The Internet giant, which has been testing different aspects of the service for the past year, said it will start answering such conversational queries for most people in the United States who use the Google search app on an Apple or Android smartphone or tablet or a personal computer running Google's Chrome browser.
The move is part of a broader Google effort to develop useful services that can be operated through conversational, spoken commands - like the celebrated computer on "Star Trek." While Google may be further along than most of its competitors, Gartner analyst Whit Andrews said other tech companies, including startups and giants like Apple and Microsoft, are working on related services.

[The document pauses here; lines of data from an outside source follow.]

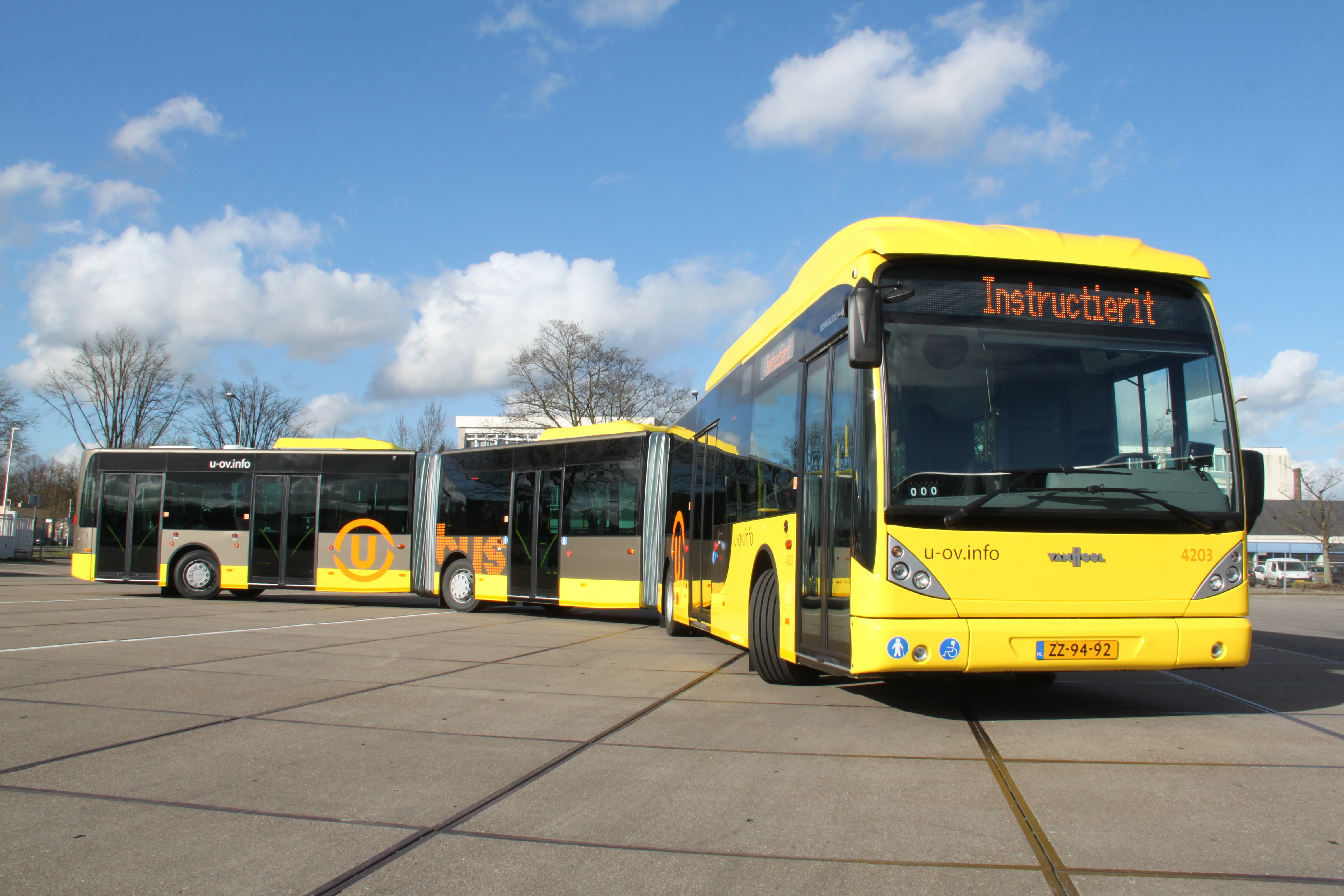 Qbuzz/U-OV 4203 op de Europalaan, Utrecht.
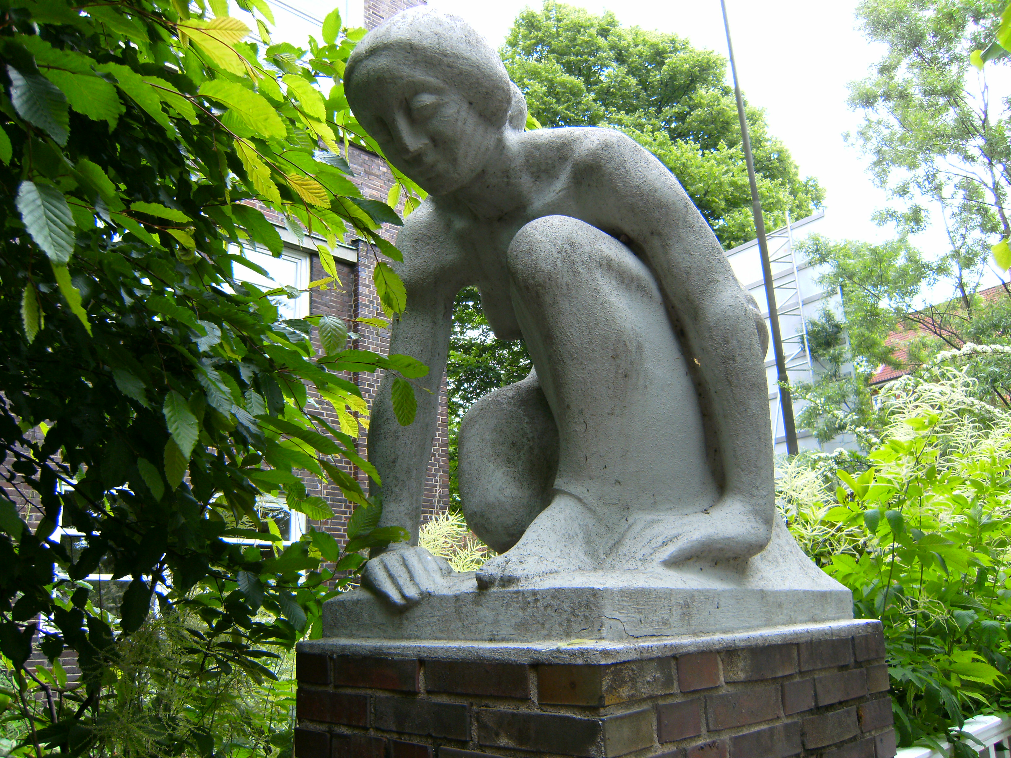 Skulptur "Die Startende" von Friedrich Wield in Hamburg Uferstraße/Ecke Wagnerstraße, Berufliche Schule Uferstraße.
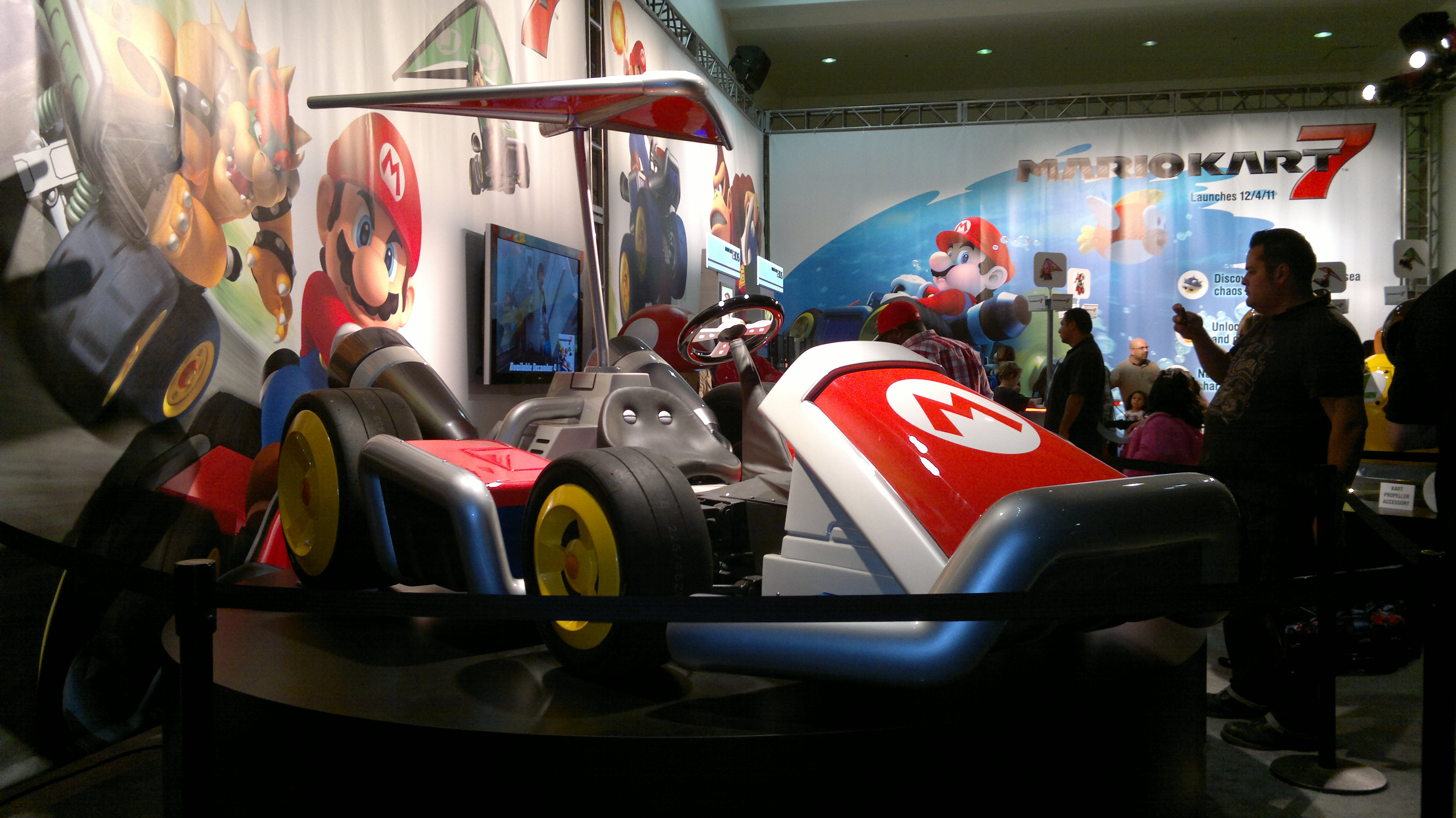 Mario Kart 7 au 2011 LA Auto Show (Los Angeles, Etats-Unis).
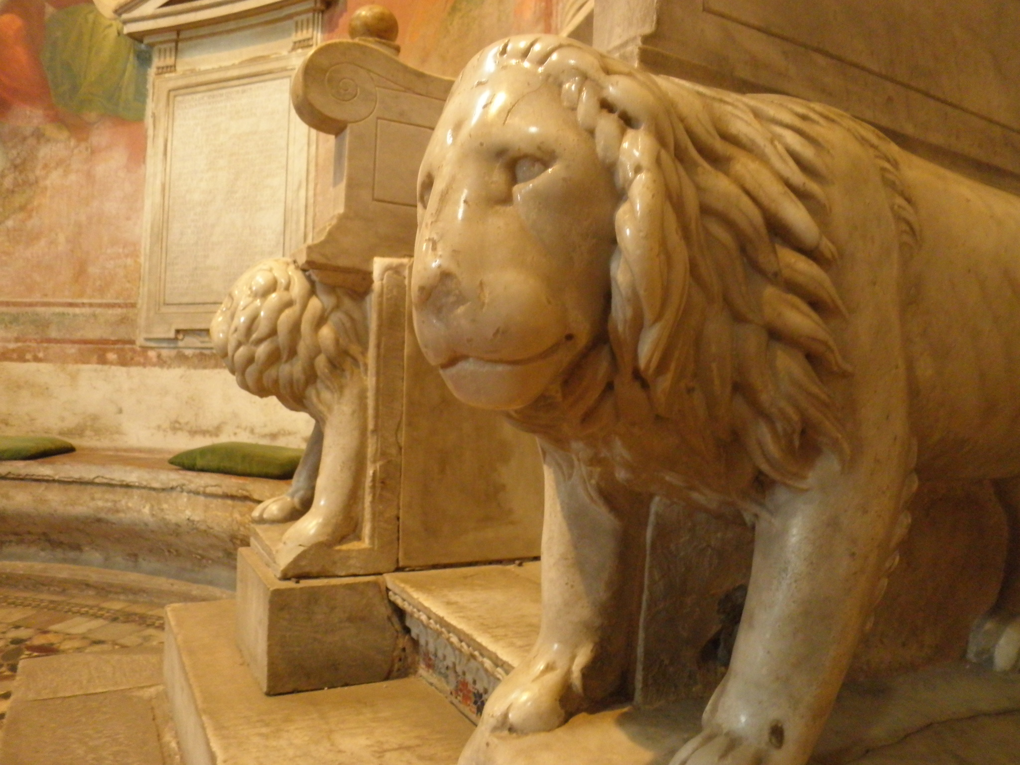 Roma, ss. Nereo e Achilleo, leoni della cattedra episcopale
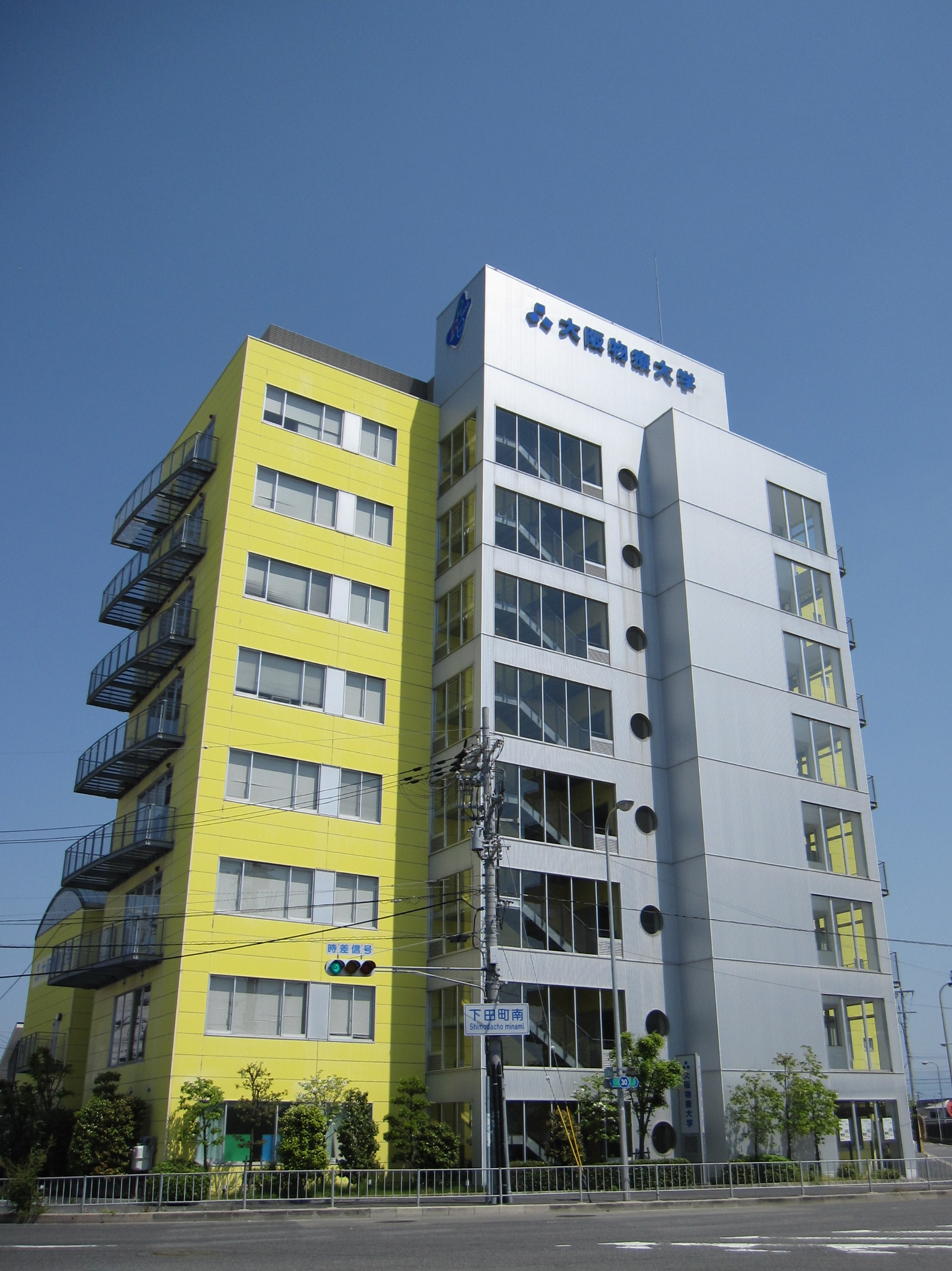 大阪物療大学
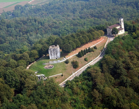 Vista sul colle di San Maffeo da elicottero
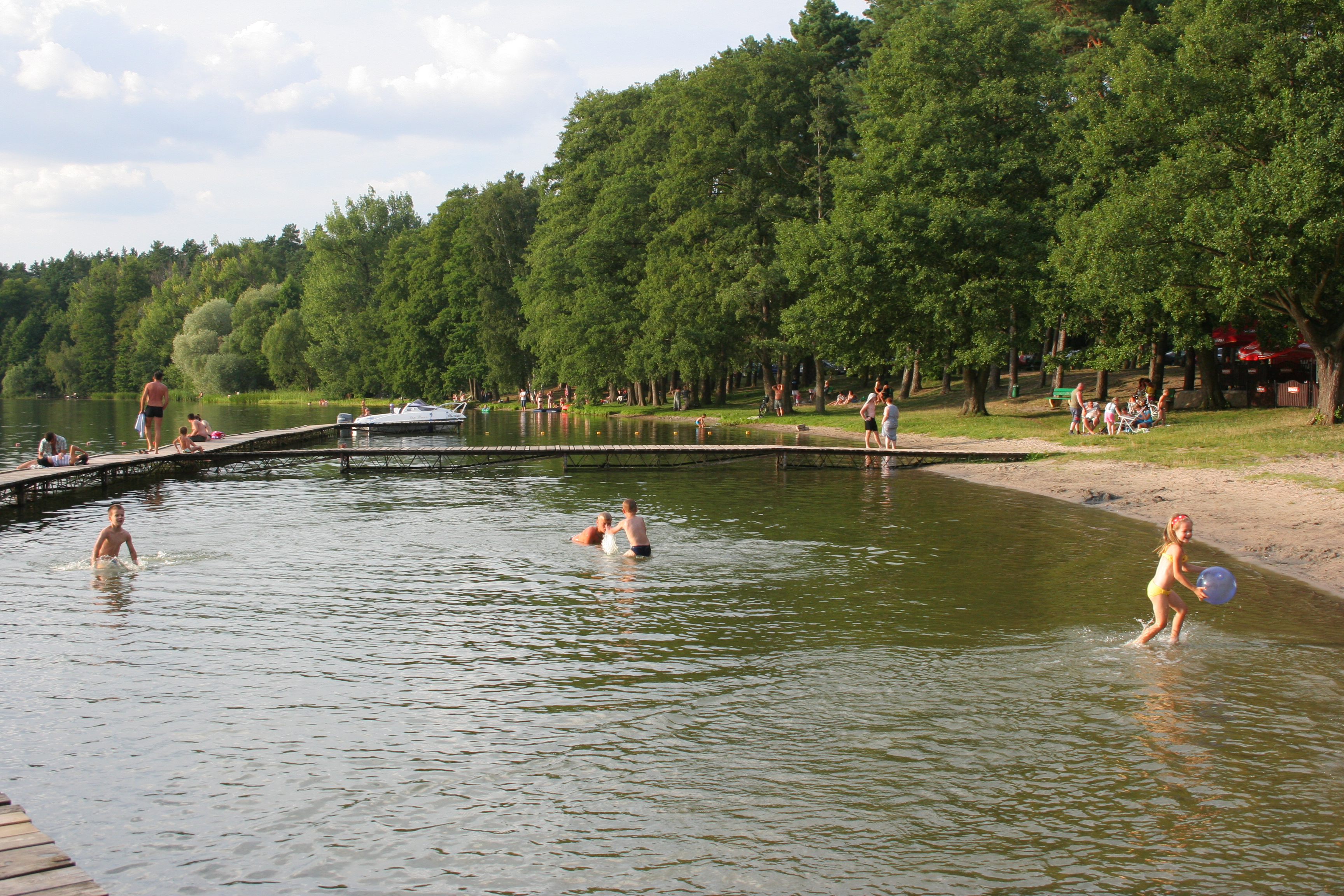 Jezioro Sarcz w Trzciance.

That makes it "not only necessary but strategic" for Google to expand its capabilities if it wants to keep dominating the search business, Andrews added. "Siri is the scariest thing Google has seen since Facebook," he said, referring to Apple's online personal assistant.
Google's new feature works by tapping other Google services for relevant data, including Calendar items or even photos from a Google+ account. It can retrieve airline information from a confirmation email saved in Gmail, and then get an updated flight status from the Internet. Anticipating privacy concerns, Google said a user can only get personal information from his or her own account, and only when signed in. Users can opt out of the service.
For now, the service works with five categories of information - flight information, hotel and restaurant reservations, online purchases, calendar events and photos - but Google spokeswoman Roya Soleimani said the company will add more. "We're focusing on daily tasks that make your life a little bit easier," she said.
Google already performs a similar function on mobile devices with its Google Now service, which anticipates needs and tries to show relevant information without being asked. It's offered personalized search service for desktop users who enrolled in a "field test" program last year. Google also has been improving the conversational prowess of its speech technology, available for Chrome users since May.
In a blog post, Google product manager Roy Livne said the service now can field variations on a question such as, "What are my plans for tomorrow?" and show a list of events from a person's calendar as well as email confirmations from hotels, restaurants or airlines.